Problem to solve
Copying rule for the data below: pictures stay out, and only the lines from the one with "Restaurant Ashton sur" down to the one with "Холодный вечер", inclusive, are repeated exactly.

Working data

┄┄┄┄┄┄┄┄┄┄┄┄┄┄┄┄┄┄┄┄

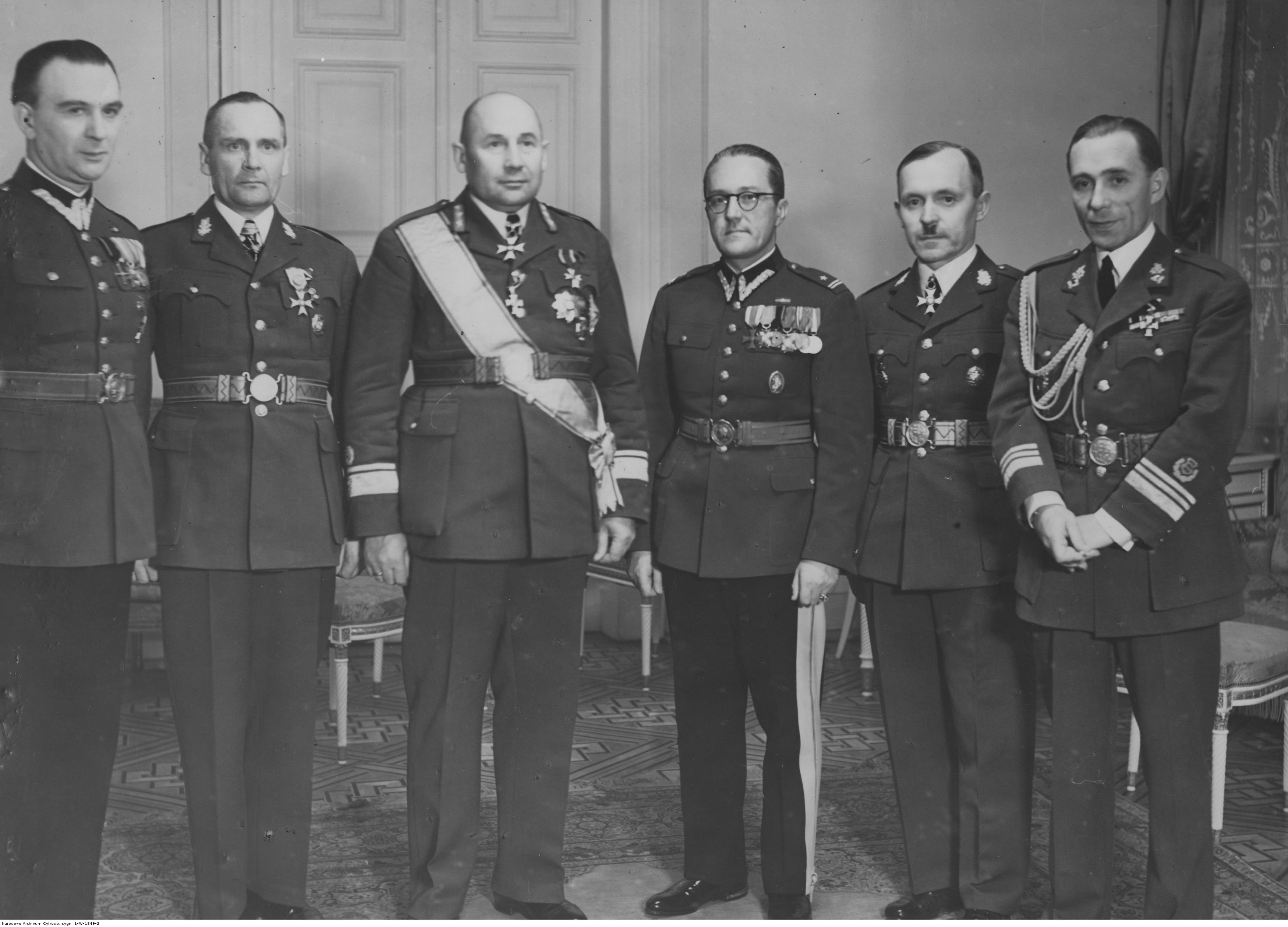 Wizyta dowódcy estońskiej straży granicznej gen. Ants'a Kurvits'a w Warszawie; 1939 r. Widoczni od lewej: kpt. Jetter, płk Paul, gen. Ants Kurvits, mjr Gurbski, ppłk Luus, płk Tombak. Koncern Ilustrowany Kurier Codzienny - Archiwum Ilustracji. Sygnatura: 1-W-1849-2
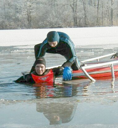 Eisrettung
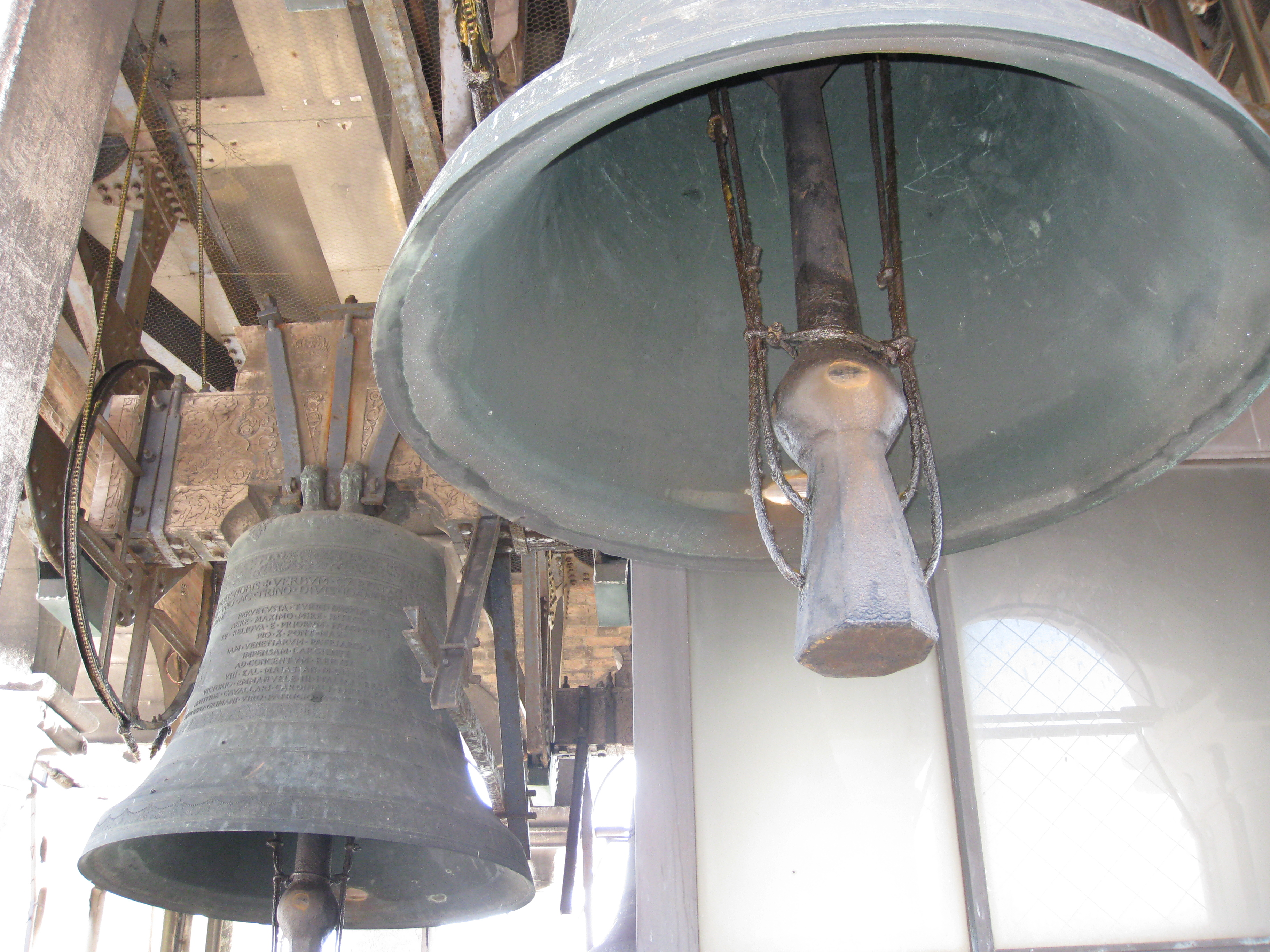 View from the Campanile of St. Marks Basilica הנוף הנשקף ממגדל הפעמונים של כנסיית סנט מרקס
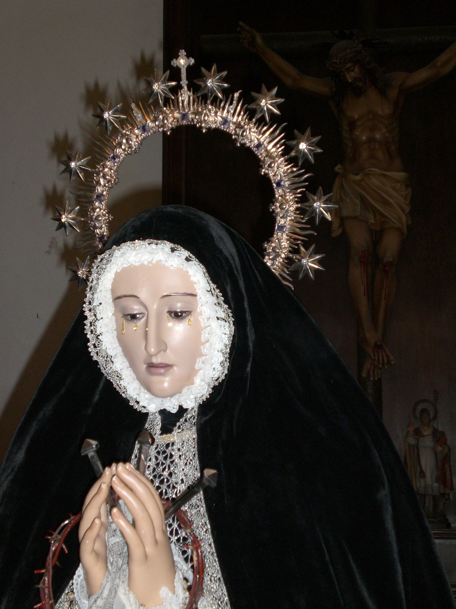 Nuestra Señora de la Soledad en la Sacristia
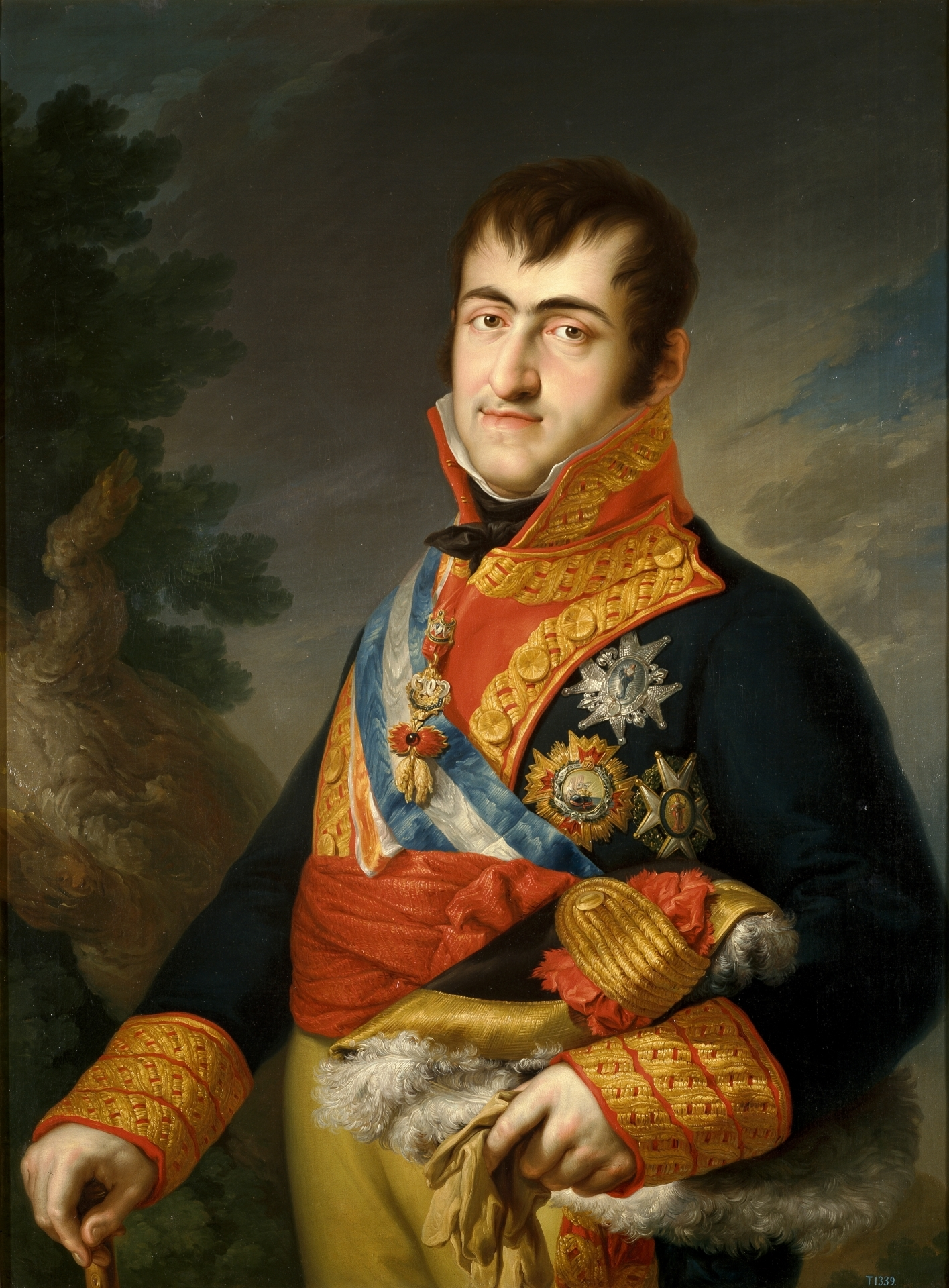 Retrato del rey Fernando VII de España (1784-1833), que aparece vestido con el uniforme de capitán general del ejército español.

┄┄┄┄┄┄┄┄┄┄┄┄┄┄┄┄┄┄┄┄

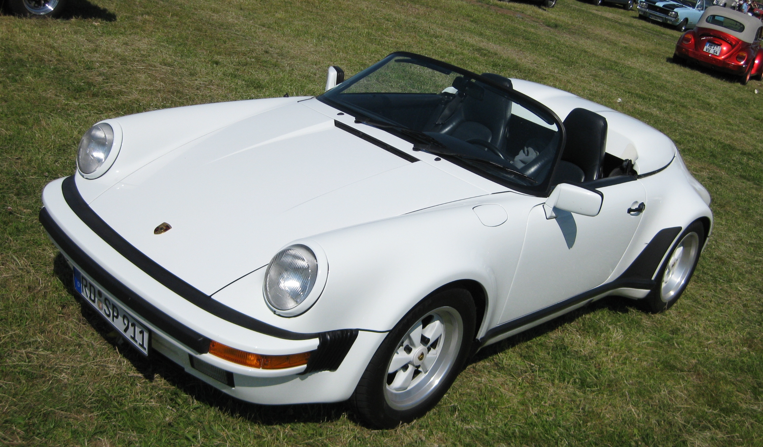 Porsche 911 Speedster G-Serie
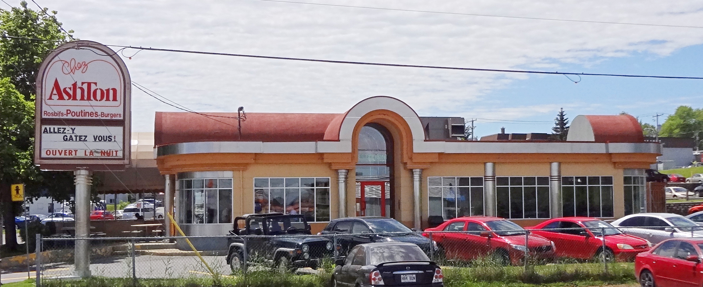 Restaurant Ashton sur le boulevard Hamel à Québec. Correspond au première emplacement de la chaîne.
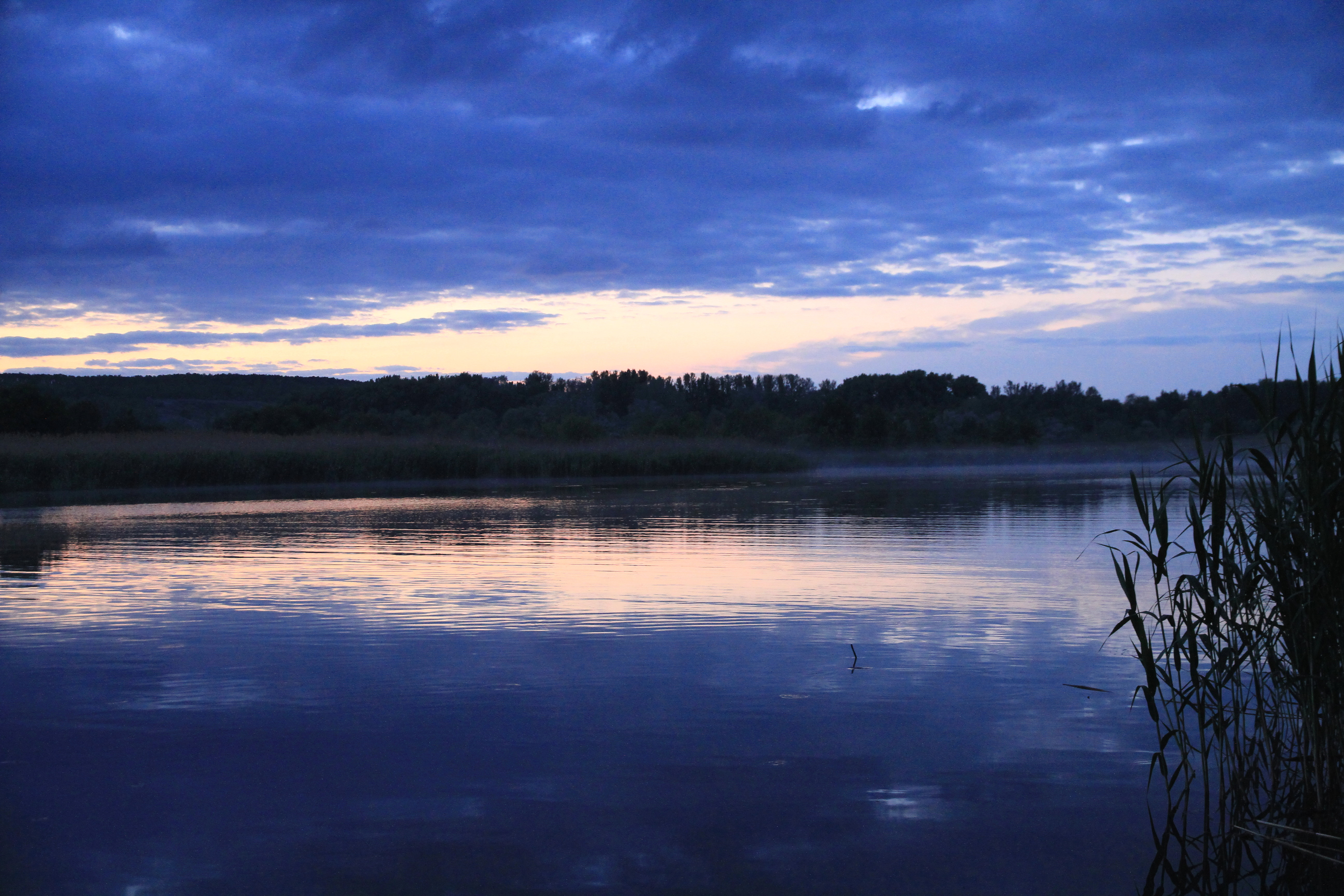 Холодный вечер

┄┄┄┄┄┄┄┄┄┄┄┄┄┄┄┄┄┄┄┄

Exercise answer
 Restaurant Ashton sur le boulevard Hamel à Québec. Correspond au première emplacement de la chaîne.
 Холодный вечер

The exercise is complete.